§ WHAT IS BEING ASKED
Write out exactly the lines below that run from the one containing "CT, abdomen/pelvis — axial view" through the one containing "Boxes: x1 y1", both included, with no other lines.

§ EXERCISE INPUTS
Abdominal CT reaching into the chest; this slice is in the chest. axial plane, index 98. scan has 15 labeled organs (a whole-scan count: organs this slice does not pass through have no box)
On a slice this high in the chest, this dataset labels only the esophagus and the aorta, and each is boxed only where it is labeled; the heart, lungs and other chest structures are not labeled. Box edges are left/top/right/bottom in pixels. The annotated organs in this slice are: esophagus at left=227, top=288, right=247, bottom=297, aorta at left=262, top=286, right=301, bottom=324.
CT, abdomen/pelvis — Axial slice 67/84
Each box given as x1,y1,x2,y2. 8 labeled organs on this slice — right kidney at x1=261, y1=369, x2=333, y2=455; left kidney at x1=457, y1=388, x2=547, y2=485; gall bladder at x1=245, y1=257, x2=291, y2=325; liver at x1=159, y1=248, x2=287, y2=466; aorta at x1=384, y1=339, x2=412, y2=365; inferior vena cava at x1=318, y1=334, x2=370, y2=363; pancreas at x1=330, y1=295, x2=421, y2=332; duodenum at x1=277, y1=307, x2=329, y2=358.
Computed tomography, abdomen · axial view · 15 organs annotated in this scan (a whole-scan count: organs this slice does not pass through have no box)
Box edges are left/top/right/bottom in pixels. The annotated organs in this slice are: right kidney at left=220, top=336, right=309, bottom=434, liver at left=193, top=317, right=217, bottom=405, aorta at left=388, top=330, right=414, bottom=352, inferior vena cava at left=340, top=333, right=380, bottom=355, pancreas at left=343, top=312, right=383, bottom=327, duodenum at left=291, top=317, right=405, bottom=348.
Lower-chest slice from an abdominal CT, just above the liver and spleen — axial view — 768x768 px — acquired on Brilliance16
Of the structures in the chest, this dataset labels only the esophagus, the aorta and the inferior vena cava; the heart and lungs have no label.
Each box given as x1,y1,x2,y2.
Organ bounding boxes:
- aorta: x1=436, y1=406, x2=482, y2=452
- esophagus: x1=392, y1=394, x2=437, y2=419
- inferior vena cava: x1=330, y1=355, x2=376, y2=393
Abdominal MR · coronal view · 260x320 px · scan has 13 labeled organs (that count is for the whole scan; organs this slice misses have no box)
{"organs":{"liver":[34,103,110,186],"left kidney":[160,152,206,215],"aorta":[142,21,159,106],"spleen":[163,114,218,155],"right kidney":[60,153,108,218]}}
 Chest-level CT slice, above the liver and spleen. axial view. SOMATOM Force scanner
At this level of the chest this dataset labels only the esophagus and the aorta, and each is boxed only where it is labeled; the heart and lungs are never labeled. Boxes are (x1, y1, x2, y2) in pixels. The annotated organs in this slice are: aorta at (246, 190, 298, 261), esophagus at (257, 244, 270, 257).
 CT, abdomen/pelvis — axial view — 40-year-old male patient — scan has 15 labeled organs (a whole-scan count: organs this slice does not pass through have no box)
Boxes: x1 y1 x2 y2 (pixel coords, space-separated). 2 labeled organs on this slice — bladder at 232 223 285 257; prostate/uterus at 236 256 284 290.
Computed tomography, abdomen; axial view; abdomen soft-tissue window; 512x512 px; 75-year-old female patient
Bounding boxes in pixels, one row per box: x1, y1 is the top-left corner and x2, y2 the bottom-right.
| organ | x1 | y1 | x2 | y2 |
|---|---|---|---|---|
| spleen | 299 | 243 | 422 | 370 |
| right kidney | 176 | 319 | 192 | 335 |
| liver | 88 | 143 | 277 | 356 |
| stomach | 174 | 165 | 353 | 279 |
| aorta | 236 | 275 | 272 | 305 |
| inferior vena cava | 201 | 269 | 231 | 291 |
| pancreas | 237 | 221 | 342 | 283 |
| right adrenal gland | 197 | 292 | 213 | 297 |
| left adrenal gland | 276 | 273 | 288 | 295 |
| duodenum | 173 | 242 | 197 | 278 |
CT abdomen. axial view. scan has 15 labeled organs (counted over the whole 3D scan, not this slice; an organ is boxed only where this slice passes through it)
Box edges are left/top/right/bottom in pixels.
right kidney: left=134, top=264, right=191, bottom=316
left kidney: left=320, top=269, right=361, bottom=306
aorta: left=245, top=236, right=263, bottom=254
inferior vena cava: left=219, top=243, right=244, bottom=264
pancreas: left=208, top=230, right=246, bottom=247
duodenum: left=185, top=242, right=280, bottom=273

§ SOLUTION FOR THIS EXERCISE
 CT, abdomen/pelvis — axial view — 40-year-old male patient — scan has 15 labeled organs (a whole-scan count: organs this slice does not pass through have no box)
Boxes: x1 y1 x2 y2 (pixel coords, space-separated). 2 labeled organs on this slice — bladder at 232 223 285 257; prostate/uterus at 236 256 284 290.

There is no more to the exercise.